I recently purchased a Wireless Repeater from TP Link TL-WA850RE to extend my WiFi to my raspberry PI which I placed on the other side of the house from the internet router.

The repeater works fine, the raspberry PI connects to it and other devices can connect to the repeater as well but I have not been able to find any way to enable port forwarding on the TL-WA850RE .

I am trying to connect to my raspberry PI using my public IP address and a port I have set using ssh.
Here is how I have set it up:
On my Router (that has the public IP address) I have configured my Raspberry PI to always be assigned 192.168.0.143. On my raspberry PI I configured my wlan0 to take 192.168.0.143 as an IP always.
On my router I enabled port forwarding. All traffic that comes in on port 22222 I set it to be forwarded to 192.168.0.143 port 22 (which is ssh on my PI). If the raspberry PI si connected directly to the router this works like a charm and I can access my PI through a ssh connection using my external address.

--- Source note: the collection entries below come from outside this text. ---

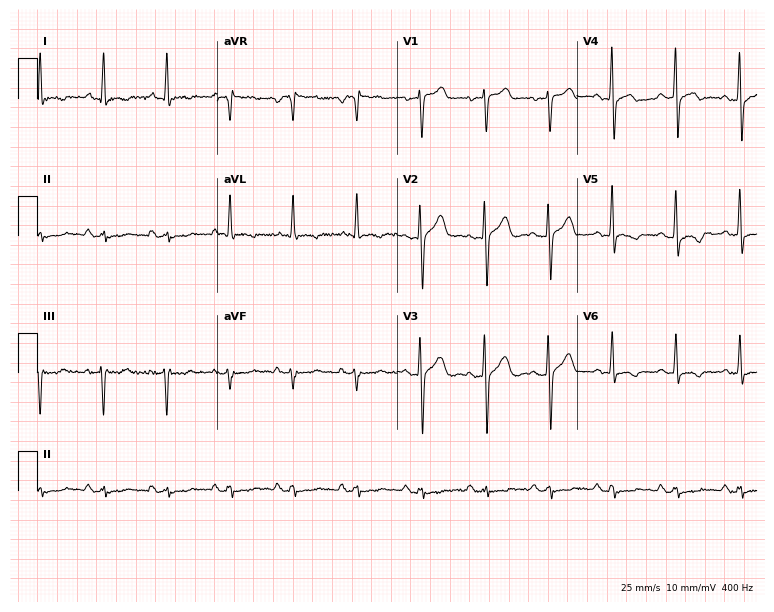
Standard 12-lead ECG recorded from a male patient, 51 years old (7.3-second recording at 400 Hz). None of these six findings is recorded: first-degree AV block, right bundle branch block, left bundle branch block, sinus bradycardia, atrial fibrillation, sinus tachycardia.
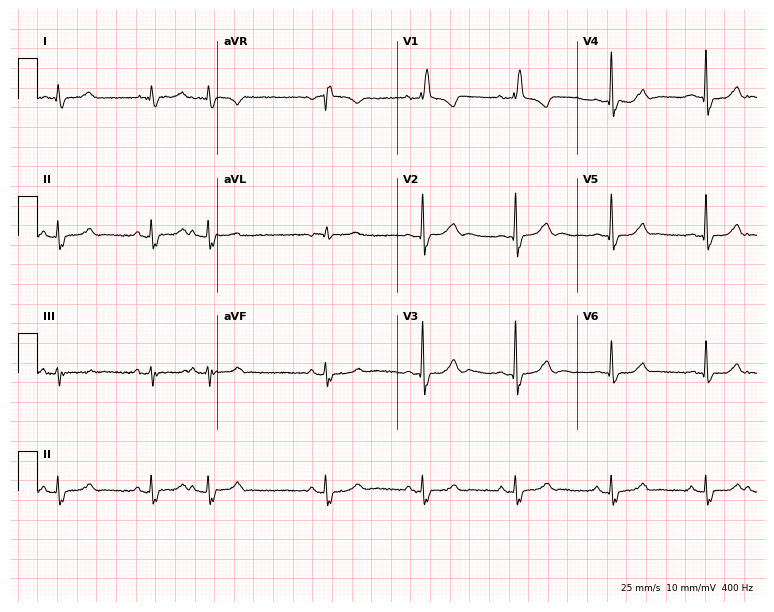
12-lead ECG from a 79-year-old man (7.3-second recording at 400 Hz). No first-degree AV block, right bundle branch block (RBBB), left bundle branch block (LBBB), sinus bradycardia, atrial fibrillation (AF) or sinus tachycardia recorded for this tracing.
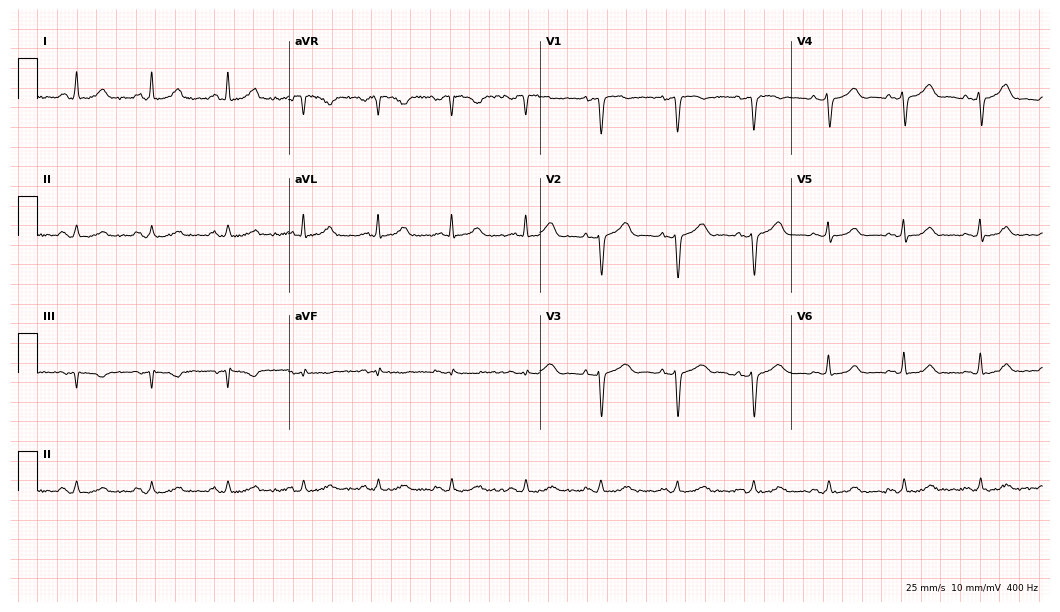
12-lead ECG from a female patient, 55 years old. Recorded interpretation: within normal limits.

However, when I added the Range Extender the IP assigned to the PI has changed from 143 to 171. The 192.168.0.171 IP address shows up on my range extender software as well as my router and it shows it assigned to my raspberry pi. I configured my router to pass all connections that com in on port 33333 to be forwarded to the new raspberry PI address 192.168.0.171 on port 22. However I am unable to access the PI using my public IP address on port 33333.

I figured it is because of the Repeater and I must enable port forwarding on it but I cant seem to find this in the latest software I updated my Repeater to (TL-WA850RE(EU)_V2_151224).

Do you have any idea if I can set port forwarding on this repeater? Should I try installing another firmware on the repeater and try to see if that one has port forwarding?

Thank you


----------